FTR: you may generate a "valid" DOCX with comment in footnotes like this:

1. Convert attachment 165153 [details] into DOCX using a pre-fixed LO version.
   => a reference to comment with id=1 will appear in footnotes.xml
2. Open word/comments.xml, and add a `w:comment` element with id=1.
3. Add word/_rels/footnotes.xml.rels with

> <Relationship Id="rId1" Type="http://schemas.openxmlformats.org/officeDocument/2006/relationships/comments" Target="comments.xml"/>

That's all, the resulting DOCX will open OK in LO, and the comment contents will appear there (almost correctly). Alternatively, one could add a separate "comments-for-footnotes.xml" aside original "comments.xml", and use that in the word/_rels/footnotes.xml.rels.
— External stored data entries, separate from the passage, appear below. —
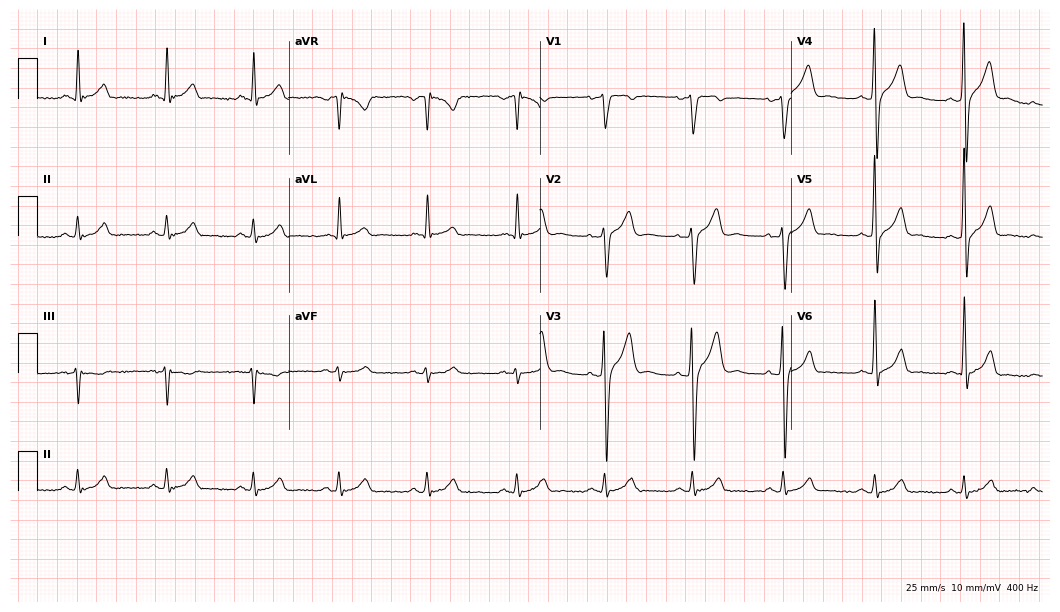
12-lead ECG from a 31-year-old man. Recorded interpretation: within normal limits.
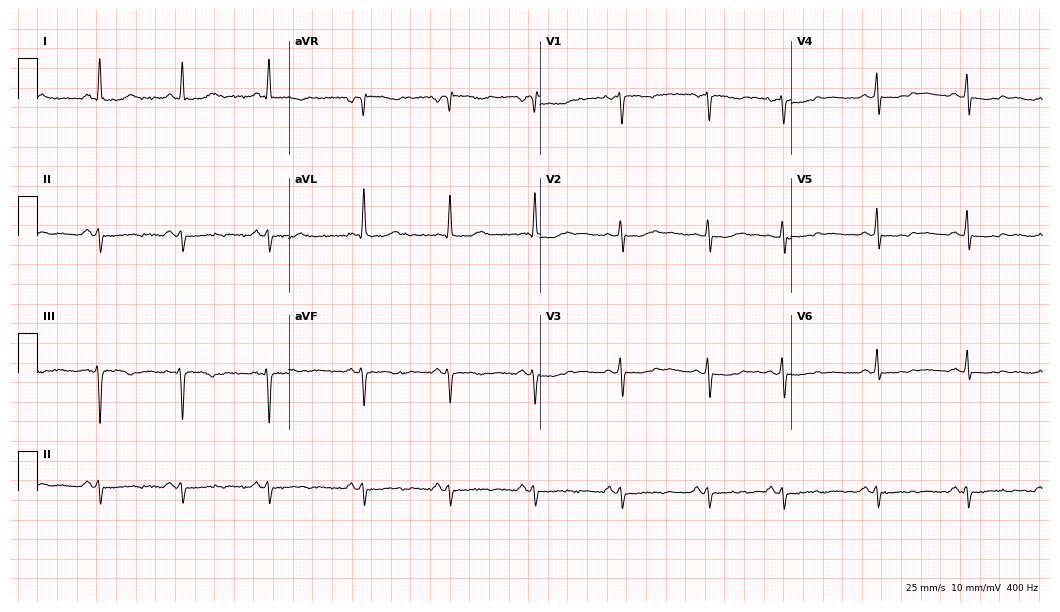
12-lead ECG from a female patient, 43 years old (10.2-second recording at 400 Hz). No first-degree AV block, right bundle branch block (RBBB), left bundle branch block (LBBB), sinus bradycardia, atrial fibrillation (AF) or sinus tachycardia recorded for this tracing. Findings outside these six are not listed.
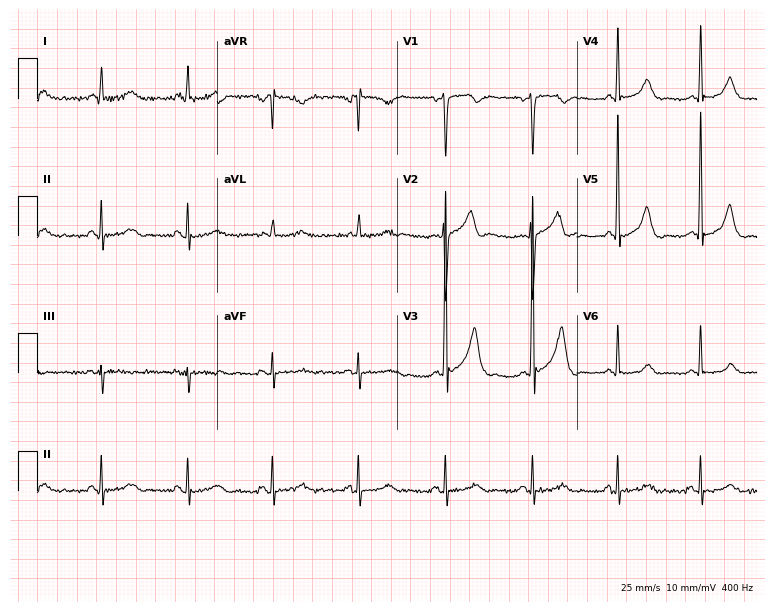
12-lead ECG from a male, 42 years old. Labelled as a normal ECG.
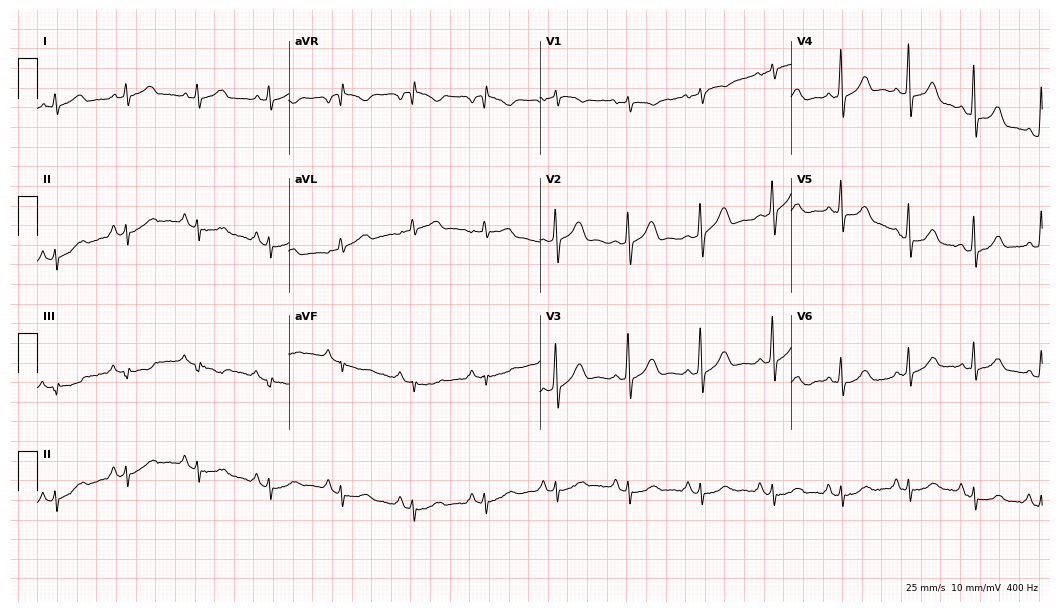
Resting 12-lead electrocardiogram. Patient: a woman, 66 years old. None of these six findings is recorded: first-degree AV block, right bundle branch block, left bundle branch block, sinus bradycardia, atrial fibrillation, sinus tachycardia.
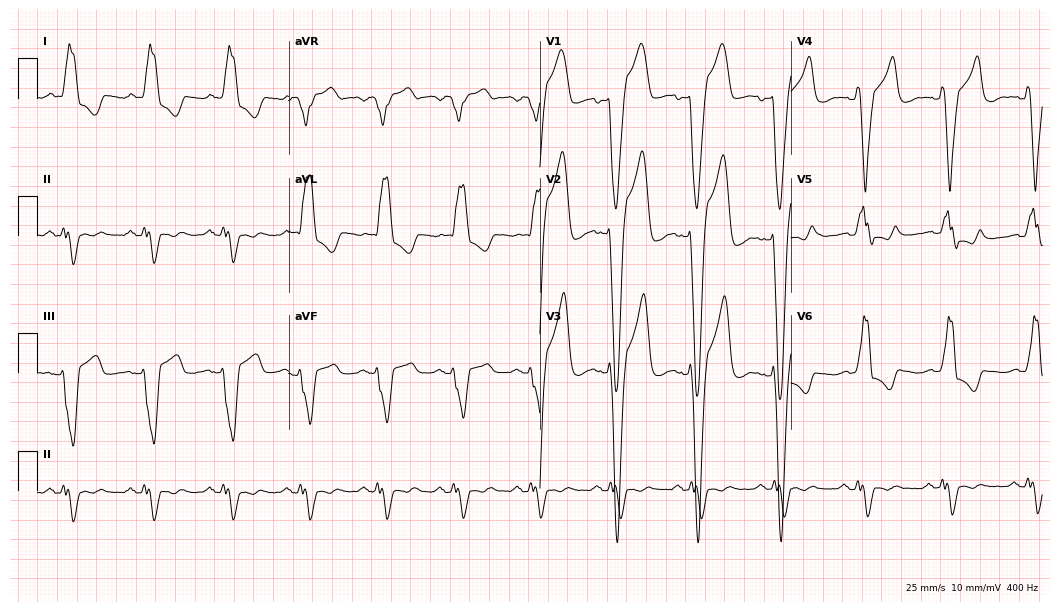
12-lead ECG (10.2-second recording at 400 Hz) from a 61-year-old male. Findings include left bundle branch block.
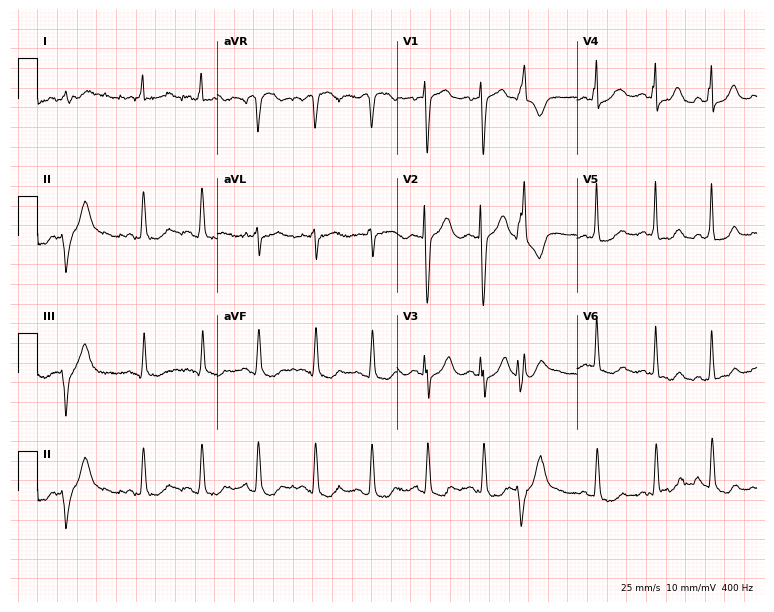
Resting 12-lead electrocardiogram (7.3-second recording at 400 Hz). Patient: a female, 82 years old. None of these six findings is recorded: first-degree AV block, right bundle branch block, left bundle branch block, sinus bradycardia, atrial fibrillation, sinus tachycardia.
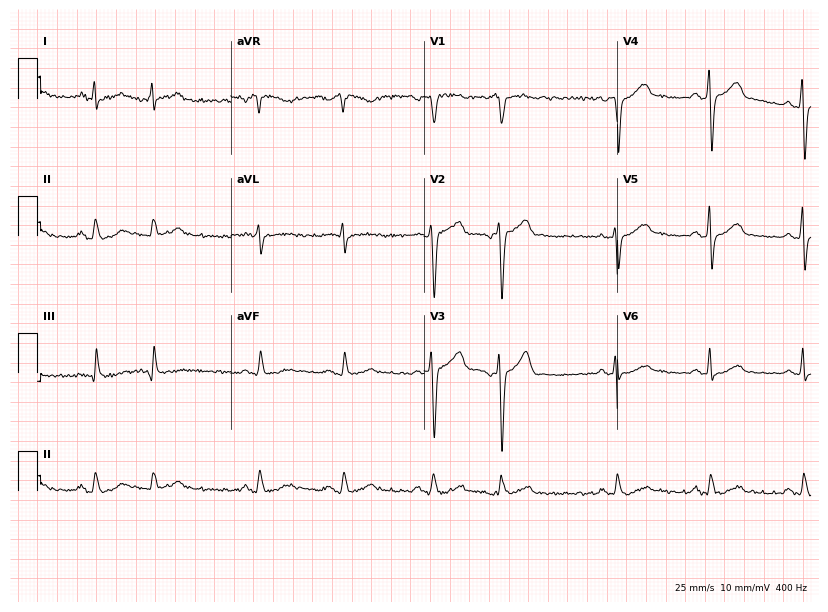
Standard 12-lead ECG recorded from a female, 49 years old (7.9-second recording at 400 Hz). None of these six findings is recorded: first-degree AV block, right bundle branch block, left bundle branch block, sinus bradycardia, atrial fibrillation, sinus tachycardia. Other findings, if any, are not listed.

But validating the result with Open XML SDK 2.5 Productivity Tool for Microsoft Office gives this validation error:

> The package/part 'FootnotesPart{/word/footnotes.xml}' cannot have a relationship
> that targets part 'WordprocessingComponentsPart{/word/comments.xml}'.

Thank you Justin for the fix!
Comment 20 Xisco Faulí 2020-09-29 15:55:30 UTC
Verified in

Version: 7.1.0.0.alpha0+
Build ID: cd85546a2fbdade42f80fd3b6bd650791db9f32d
CPU threads: 4; OS: Linux 5.7; UI render: default; VCL: gtk3
Locale: en-US (en_US.UTF-8); UI: en-US
Calc: threaded

@Justin Luth, thanks for fixing this issue!!
Comment 21 Commit Notification 2020-10-01 08:42:50 UTC
Justin Luth committed a patch related to this issue.
It has been pushed to "libreoffice-7-0":

https://git.libreoffice.org/core/commit/270604a11022ab4fb9a3ac299d9a42e1d8464c47

tdf#136441 ms export: don't export comments in footnotes

It will be available in 7.0.3.

The patch should be included in the daily builds available at
https://dev-builds.libreoffice.org/daily/ in the next 24-48 hours. More
information about daily builds can be found at:
https://wiki.documentfoundation.org/Testing_Daily_Builds

Affected users are encouraged to test the fix and report feedback.